Dans sa réponse au recours du 27 novembre 2018,

l'ACI indique que l'art. 206 LI concerne les erreurs de calcul ou de

transcription commises par l'autorité. Ainsi, cette disposition ne pourrait

être invoquée par les recourants pour leurs propres erreurs. L'irrecevabilité

de la réclamation, formée après le délai légal de trente jours, devrait dès

lors être confirmée.

c) L'argumentation des recourants ne peut effectivement

être suivie. Les conditions pour demander la révision de la décision de taxation

entrée en force (art. 147 al. 1 LIFD et art. 203 al. 1 LI) ne sont pas réunies.

Les recourants ne font valoir aucun motif de révision, se contentant d'alléguer

avoir transcrit de manière erronée les rendements des actions qu'ils détiennent

dans leur déclaration d'impôt 2012. Ce fait n'est cependant pas nouveau. En

faisant preuve de diligence, les recourants auraient pu l'invoquer en temps

utile (cf. art. 147 al. 2 LIFD et art. 203 al. 2 LI). Ils ne peuvent s'en

prendre qu'à eux-mêmes s'ils n'ont pas contrôlé à temps la décision de taxation

du 28 juillet 2014 et ne se sont rendu compte de leur erreur qu'à réception de

la décision de taxation de l'année suivante.
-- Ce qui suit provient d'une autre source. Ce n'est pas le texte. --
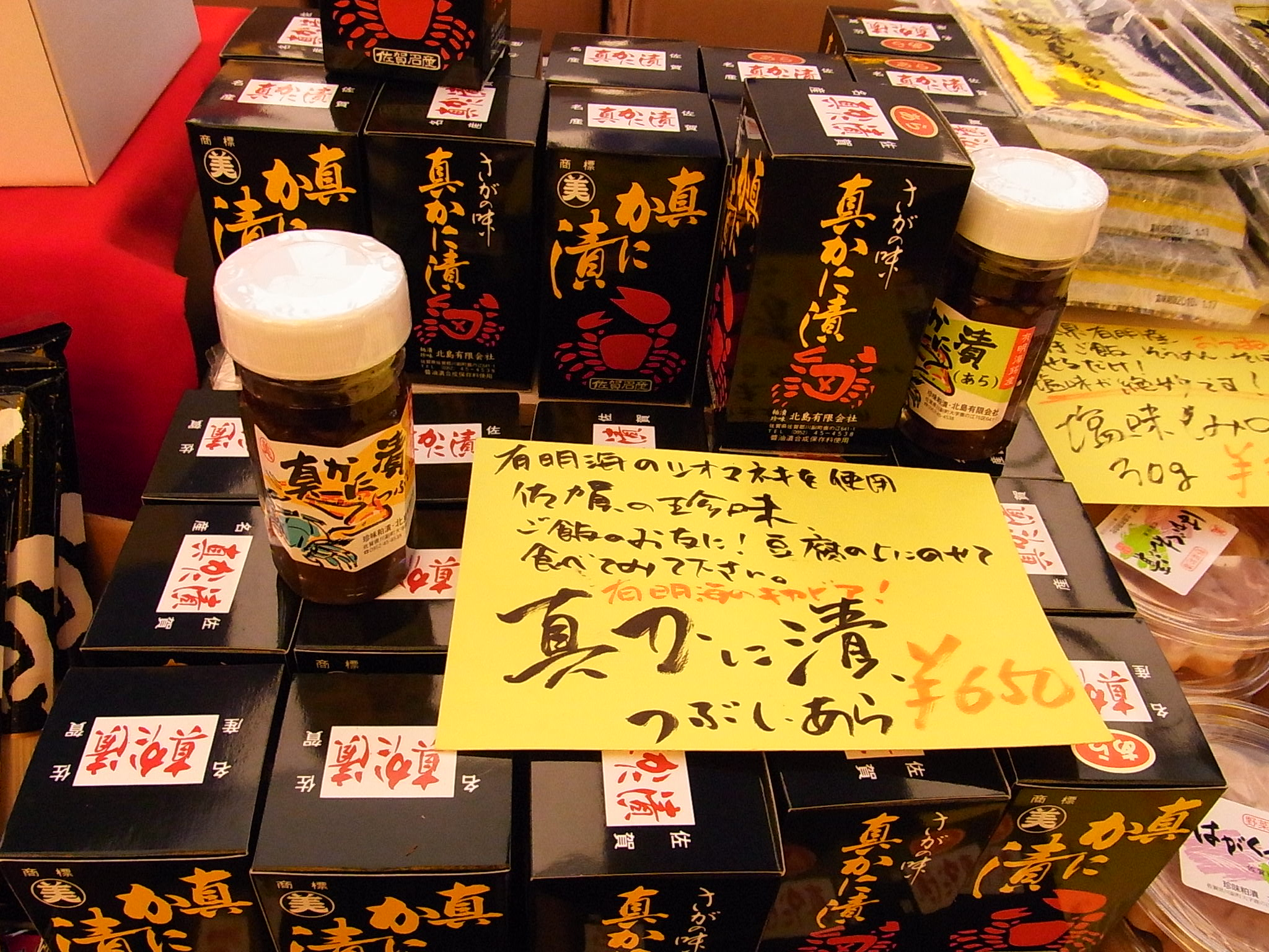 真かに漬け

Comme le relève à juste titre l'ACI, les recourants

ne peuvent pas non plus se prévaloir de l'art. 206 LI. Le premier alinéa de

cette disposition prévoit que "les erreurs de calcul ou de

transcription figurant dans une décision ou un prononcé entré en force peuvent,

sur demande ou d'office, être corrigées dans les cinq ans qui suivent la

notification par l'autorité qui les a commises". Or, l'erreur n'émane

en l'occurrence pas de l'autorité de taxation, mais bien des recourants, qui

admettent avoir rempli leur déclaration d'impôt de manière inexacte. Les

recourants ne disposaient au demeurant pas d'un droit à ce que leur erreur soit

corrigée d'office par l'autorité intimée, comme elle l'aurait fait pour la

période fiscale 2013.

C'est dès lors sans violer le droit, ni abuser de

son pouvoir d'appréciation, que l'autorité intimée a examiné la recevabilité de

la réclamation formée le 22 décembre 2015 contre la décision du 28 juillet 2014

à l'aune des art. 186 al. 1 LI et 132 al. 1 LIFD, ce qui conduisait à constater

qu'elle était irrecevable, en raison de sa tardiveté manifeste.

4.

Les considérants qui précèdent conduisent au rejet du recours et à la

confirmation de la décision attaquée.

Le sort du recours commande que les recourants en

supportent les frais judiciaires, arrêtés à 1'000 fr. (art. 49 al. 1, 91 et 99

LPA-VD et 4 al. 1 du tarif des frais judiciaires et des dépens en matière

administrative du 28 avril 2015 [TFJDA; BLV 173.36.5.1]). Il n'est pas alloué

de dépens (art. 55 al. 1, 91 et 99 LPA-VD).

Par

ces motifs

la Cour de droit administratif et public

du Tribunal cantonal

arrête:

I.

Le recours est rejeté.

II.

La décision sur réclamation de l'Administration cantonale des impôts du

27.

septembre 2018 est confirmée.

III.

Les frais judiciaires, par 1'000 (mille) francs, sont mis à la charge

des recourants, solidairement entre eux.

IV.

Il n'est pas alloué de dépens.

Lausanne, le 5 février 2019

La

présidente: La

greffière:

Le présent arrêt est communiqué aux destinataires de

l'avis d'envoi ci-joint.

Il peut faire l'objet, dans les trente jours suivant sa

notification, d'un recours au Tribunal fédéral (Tribunal fédéral suisse, 1000

Lausanne 14). Le recours en matière de droit public s'exerce aux conditions des

articles 82 ss de la loi du 17 juin 2005 sur le Tribunal fédéral (LTF - RS

173.

), le recours constitutionnel subsidiaire à celles des articles 113 ss

LTF. Le mémoire de recours doit être rédigé dans une langue officielle,

indiquer les conclusions, les motifs et les moyens de preuve, et être signé.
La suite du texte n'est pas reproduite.